Во-вторых — ощущение потери времени. Недавно мы изучали, сколько времени горожанам требуется, чтобы довести ребенка до школы, доехать до работы или дойти до магазина, анализировали, могут ли они купить все необходимое в одном месте или им нужно обойти несколько «точек», а то и ехать за покупками на машине или автобусе. Затем мы спрашивали, сколько времени, по их мнению, они тратят впустую, и сопоставляли полученные данные с информацией о количестве людей, мечтающих уехать из своего города. Обнаружилась прямая зависимость. Единственное исключение — Краснодарский край: там один из самых низких уровней развития инфраструктуры и довольно слабо выраженное желание свалить.

Чувство потерянного времени, состояние безвременья — любопытный городской феномен. С одной стороны, он связан с конкретными показателями, вроде уровня развития инфраструктуры, транспортной доступности и т. п. С другой — в нем проявляется та самая проблематика экзистенциального измерения городской жизни, о котором мы говорили выше. Те, кто понимает, зачем находится в этом городе, готовы сидеть по 10 часов в офисе и по три часа стоять в пробках.
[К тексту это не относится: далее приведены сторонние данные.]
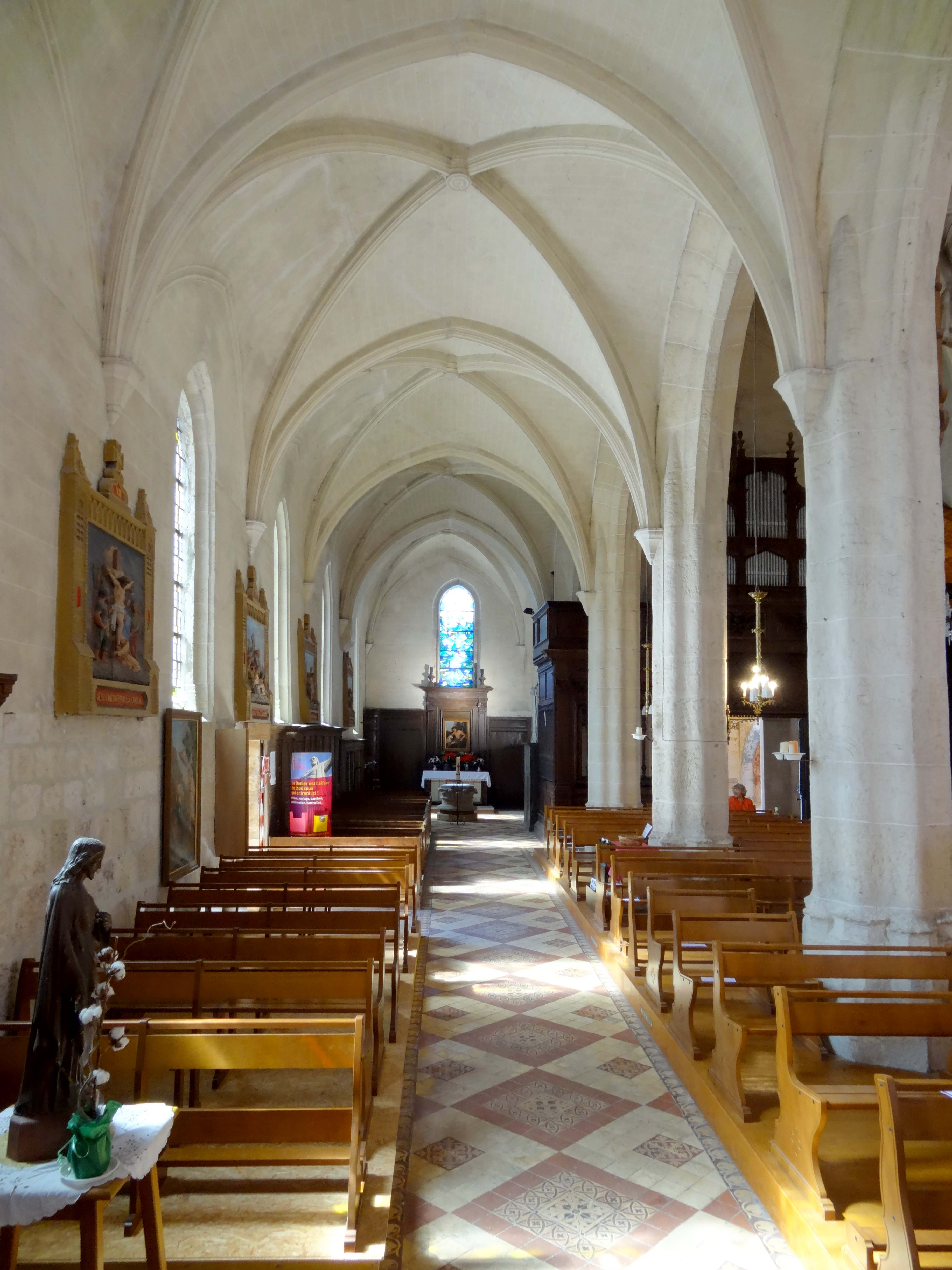 Intérieur de l'église - voir titre.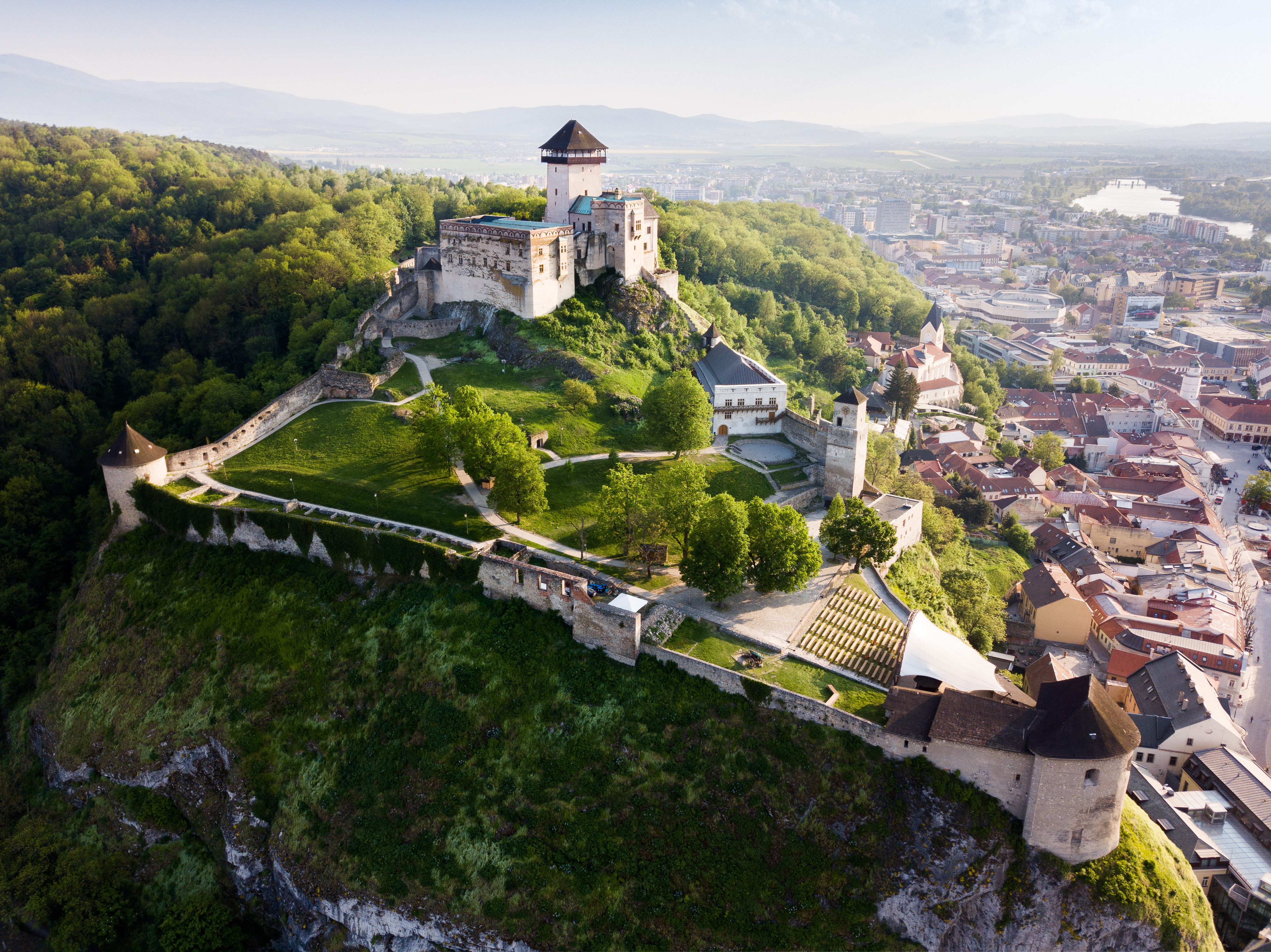 Trenčiansky hrad je správe Trenčianskeho Samosprávneho Kraja.

Тем, кто не может ответить себе на вопросы «что я здесь делаю?», «зачем я здесь?», «что будет дальше?», даже двадцатиминутная поездка на метро кажется невыносимо долгой.

Собственно, рост социальных связей, расширение сетей межличностного доверия при тотальном падении доверия институтам, ощущение безвременья и утрата экзистенциального измерения городской жизни — это как раз те тенденции, которые и становятся сегодня предпосылками развития левого урбанизма.